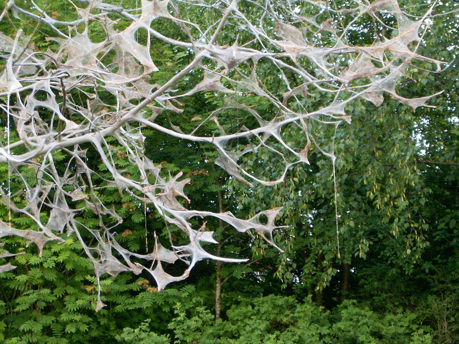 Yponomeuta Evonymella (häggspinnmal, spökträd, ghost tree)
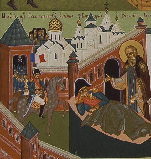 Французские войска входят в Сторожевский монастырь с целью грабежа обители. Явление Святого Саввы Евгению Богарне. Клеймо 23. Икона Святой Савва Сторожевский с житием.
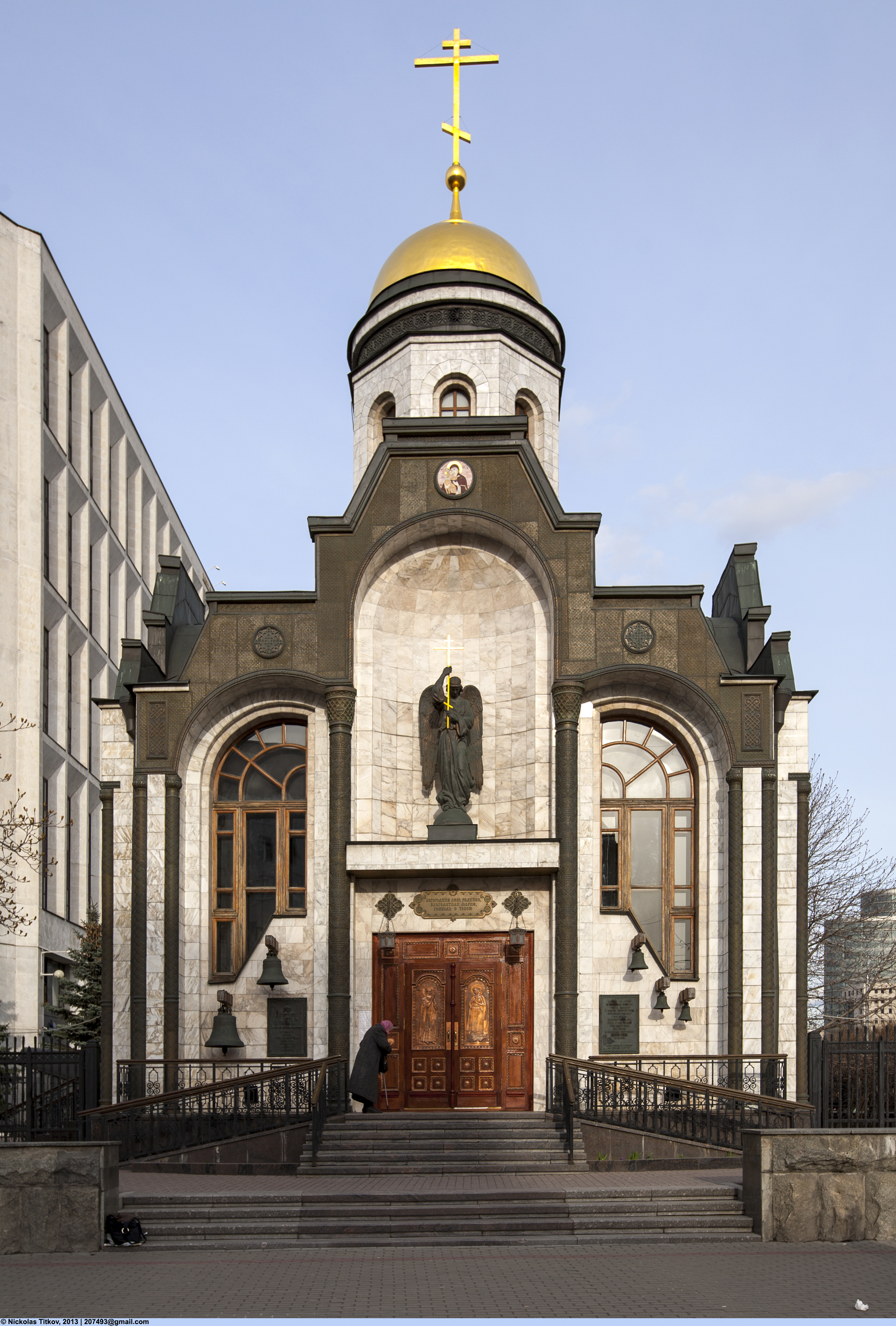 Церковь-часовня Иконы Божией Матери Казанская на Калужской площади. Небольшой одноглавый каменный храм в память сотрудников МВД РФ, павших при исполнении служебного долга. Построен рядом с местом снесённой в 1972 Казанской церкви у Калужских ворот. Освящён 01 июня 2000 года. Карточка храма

####

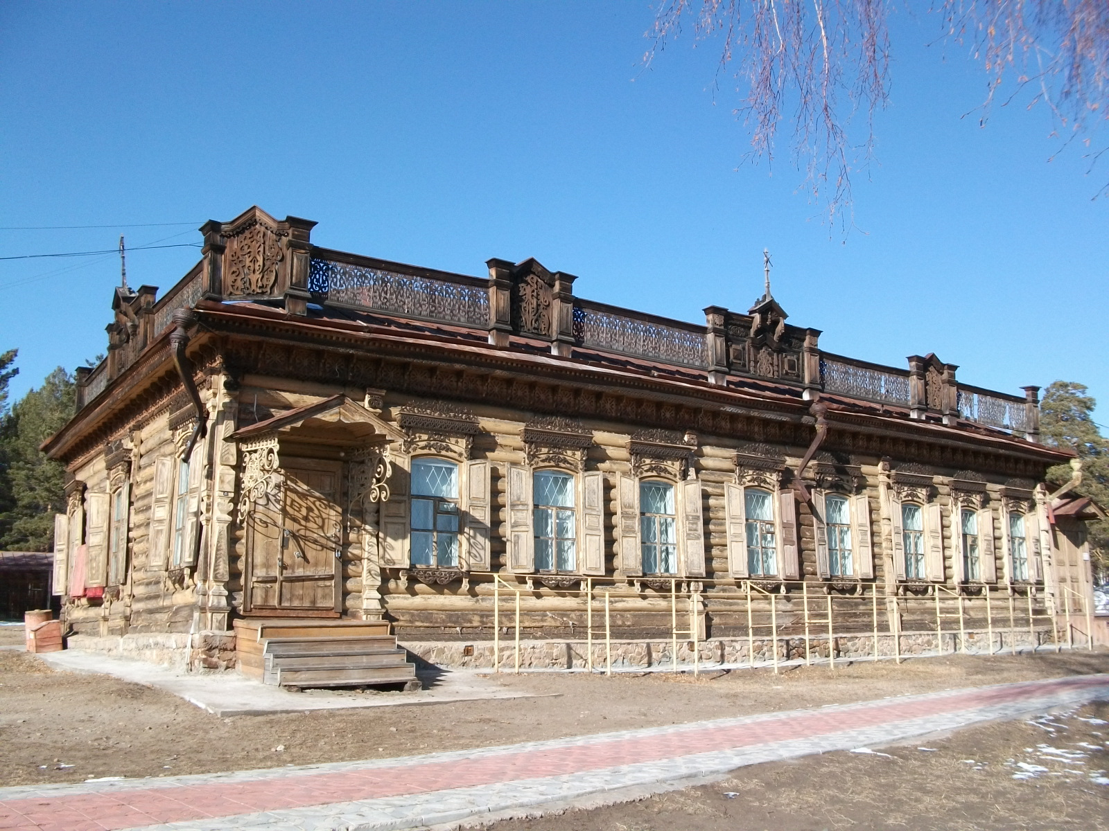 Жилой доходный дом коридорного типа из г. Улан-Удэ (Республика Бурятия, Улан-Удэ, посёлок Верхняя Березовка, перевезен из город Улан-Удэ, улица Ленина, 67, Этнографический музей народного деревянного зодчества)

####

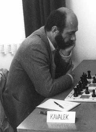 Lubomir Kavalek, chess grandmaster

####

» **PROBLEM**
Above is the material; set down exactly its lines from the one containing "Yponomeuta Evonymella (häggspinnmal, spökträd, ghost" down to the one containing "Французские войска входят", both included, leaving out any pictures.

» **OUTPUT OF THE TASK**
 Yponomeuta Evonymella (häggspinnmal, spökträd, ghost tree)
 Французские войска входят в Сторожевский монастырь с целью грабежа обители. Явление Святого Саввы Евгению Богарне. Клеймо 23. Икона Святой Савва Сторожевский с житием.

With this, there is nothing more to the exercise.